© TF1-LCI/R.BousquetUn Strasbourgeois de 58 ans en conflit avec son bailleur, la Société d'études et de réalisations strasbourgeoises (SERS), s'est suicidé lundi après-midi de manière spectaculaire. Parce qu'il refusait la logique purement juridique qui interdit un acte de solidarité humaine, Jean-Jacques Mignot, informaticien féru d'aéronautique, qui avait hébergé une famille dans la détresse, a mis fin à ses jours dans le hall même de la SERS. "Il s'est donné un coup de couteau dans le coeur", a indiqué le parquet de Strasbourg qui a ouvert une enquête.
Selon Les Dernières nouvelles d'Alsace, qui révèlent l'information dans leur édition de jeudi, Jean-Jacques Mignot menait depuis plusieurs années une bataille juridique contre la société qui souhaitait l'expulser pour réaménager un îlot d'immeubles à Strasbourg. Il habitait dans un immeuble voué à la démolition à Neudorf, un quartier au sud de Strasbourg, dont il était le dernier habitant. Il avait gagné son procès en première instance, mais l'affaire devait être rejugée le 19 avril à Colmar, car la SERS avait fait appel.
"Une injustice impardonnable"
Selon son ami Denis Ledogar, aumônier catholique de l'Hôpital universitaire de Hautepierre, Jean-Jacques Mignot craignait de perdre son procès en appel, car il pensait tomber sous le coup de la réglementation qui interdit à un locataire de sous-louer une partie de son logement à une autre famille. "Je refuse qu'on me jette hors de chez moi et à la rue au prétexte que j'ai hébergé un ami et ses enfants dans le dénuement, la détresse et le désarroi, ainsi que le veut une loi inique", a écrit Jean-Jacques Mignot dans une lettre d'adieu adressée au prêtre. "Je pars en fondant tous mes espoirs que ce geste permettra d'abroger dans la plus extrême urgence cette épouvante qui interdit de porter secours à qui a besoin de nous. Elle est effroyablement contraire à mes convictions, elle heurte et blesse profondément mes croyances en Amour et le possible vers l'Autre. Elle est de surcroît une injustice impardonnable au droit d'un Etat qui s'enorgueillit précisément de le défendre. Elle est enfin une injure aux Ecritures, donc une injure à Dieu et une injure à l'Homme", a-t-il écrit.

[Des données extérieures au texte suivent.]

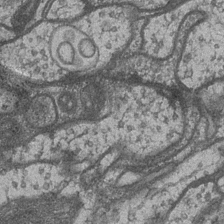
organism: Drosophila
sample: Optic medulla

Selon Les Dernières Nouvelles d'Alsace, Jean-Jacques Mignot a également adressé des missives expliquant son geste à d'autres amis, au directeur de la SERS et aux élus strasbourgeois. "Personne ici ne comprend ce drame", a déclaré le directeur général de la SERS, Eric Fullenwarth, qui a découvert le corps dans le hall un instant déserté par l'employée à l'accueil. "Il n'y avait pas de décision d'appel et pas de décision d'expulsion, et en outre, on n'a jamais exproprié personne : on a toujours réglé les problèmes à l'amiable", a-t-il affirmé.
Les obsèques de cet homme décrit par ses amis comme "un bon Samaritain" seront célébrées vendredi à la chapelle de l'hôpital de Hautepierre où, chaque dimanche depuis huit ans, il aidait à convoyer des malades en fauteuil roulant pour assister à la messe, selon son ami prêtre.